How do we measure time, measure success and failure, how do we measure growth and progress or lack thereof in such a world?  It’s the middle of the 2012 2nd quarter – are things as they should be?  Better?  Worse?  Better or worse than what, than when?  Friends and mentors who have taught and trained me have left and continue to leave, and new employees I teach and train continue to come.  Who’s going to stay?  Who’ll leave soon?  Who will be working on what, and what will my relationship with them be?  What will I be working on?  What’s more important, less important?  When is something complete, when is there something to call a success?  When is something a failure and not just a mistake or setback or delay?

What are the answers to these questions?  Are there answers?  When will I start figuring them out, and who will help get me there?  How will it happen?  When will it end, and how will I  know?

Tuesday, May 15, 2012

Primary day

Hello on the evening of Nebraska's Democratic and Republican primaries.  And aren't they exciting, with Pres. Obama being unopposed and Gov. Romney running against noone who's still running.  But that's nothing of note.

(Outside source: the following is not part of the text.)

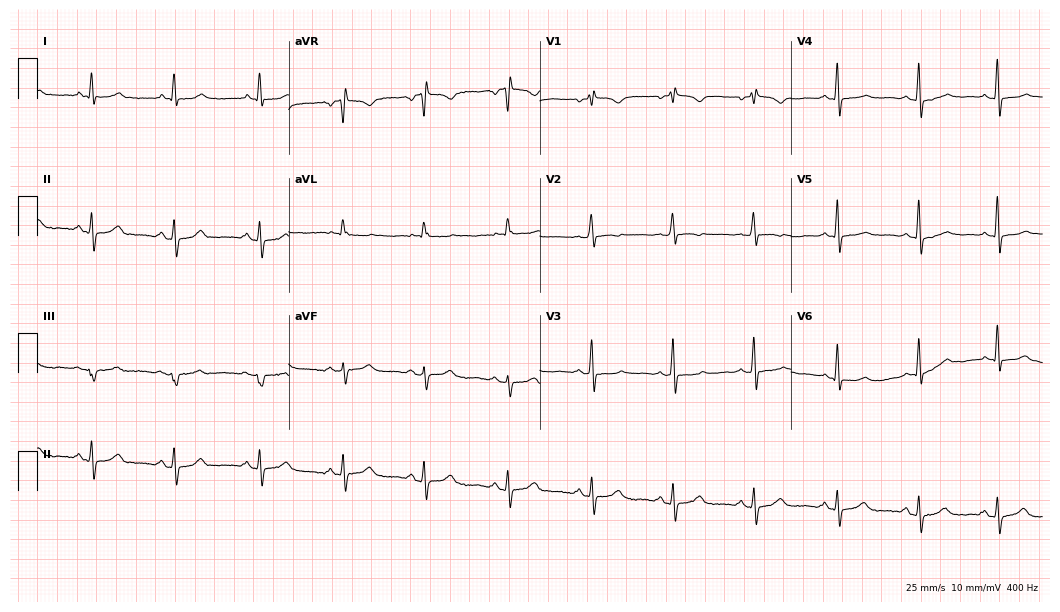
ECG (10.2-second recording at 400 Hz) — a female patient, 65 years old. Screened for six findings — first-degree AV block, right bundle branch block, left bundle branch block, sinus bradycardia, atrial fibrillation, sinus tachycardia — none is recorded.
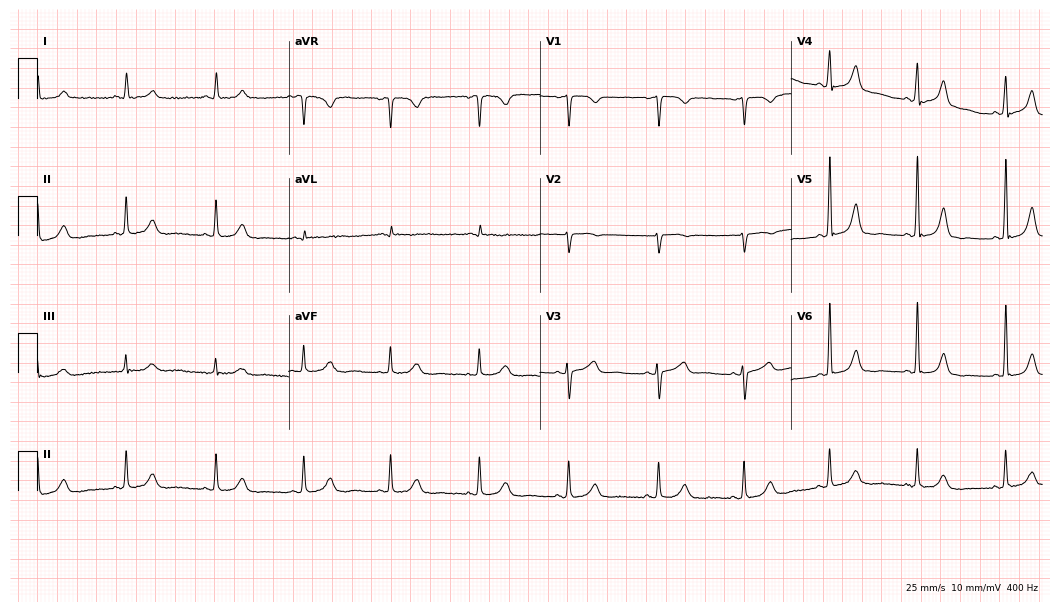
Electrocardiogram, a woman, 76 years old. Of the six screened findings (first-degree AV block, right bundle branch block, left bundle branch block, sinus bradycardia, atrial fibrillation, sinus tachycardia), none is recorded.
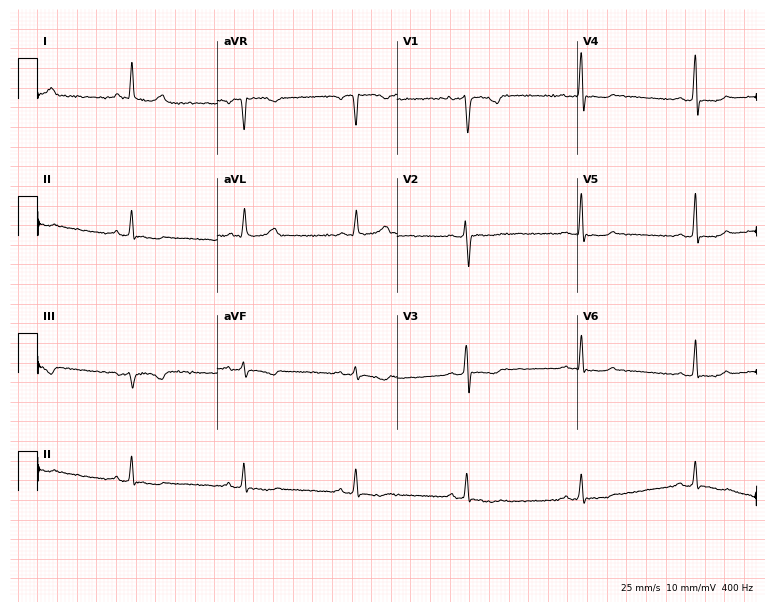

What's irritated me for a while - and increasingly so - is that primaries are state funded.  Why is this so?  They are purely political functions; they are a mechanism for national (and state and local) political committees to choose who will represent them in the general election.  While personally I appreciate being able to vote for this, I don't understand why my tax dollars are being spent on this.  Each party could put candidates names on pieces of paper and whichever one gets eaten my a donkey or elephant last could be the winner.  What I mean is, how each party determines who will represent them is their own decision.

Further, why does the state have to spend tax-dollars on this process?  I'm not sure how much it costs to hold today's election, but on one side there was an unopposed race and on the other there was a race with only one candidate still running.  Yes, I know the down ballot issues are important, but the only one people really care about was essentially meaningless.

I hate to sound crotchety and say "and another thing," but, my other problem with this involves registering my party affiliation with the state.  Why's it any of their business?  I know that who votes is public record, but why is my party affiliation?  And more importantly, why do I have to tell the state?  How can they tell me I can't vote in either primary?  Can they make other decisions based on my affiliation?  Tax rates?  Unemployment benefits?  Hiring or firing?  Timeliness of EMTs or garbage collection?  I know (well, hope) these decisions aren't being effected by it (and trust in the courts to protect that), but would rather not be required to register my political decisions with the state.

I hope everybody in Arkansas, Kentucky, Texas, California, Montana, New Jersey, New Mexico, South Dakota, and Utah find their primaries more meaningful than I did.  But it's not likely.

Edit: I forgot the last part of my rant.
I have no problem with the state holding elections that are used for primaries.  There are several (mostly unopposed, entirely unimportant) non-partisan elections.  So since the state's already going through the expense of the election, if a party chooses to use it to select their representatives, they can feel free to.
For a fee.
This isn't just a gimmick to help the states balance the budget.  These elections are expensive and are  primarily for the parties' purpose, so let's make them pay for at least part of the expense.  Otherwise privatize the whole partisan part of the election and make each party hold and pay for their own.

Monday, May 7, 2012

Hello world!

Hello, world.  It's bugged me for a while that "hello world" is missing the comma.  Greetings like "hello" are supposed to have a comma after them.
I promise this blog won't be entirely about grammar.  Although it may be a periodic topic.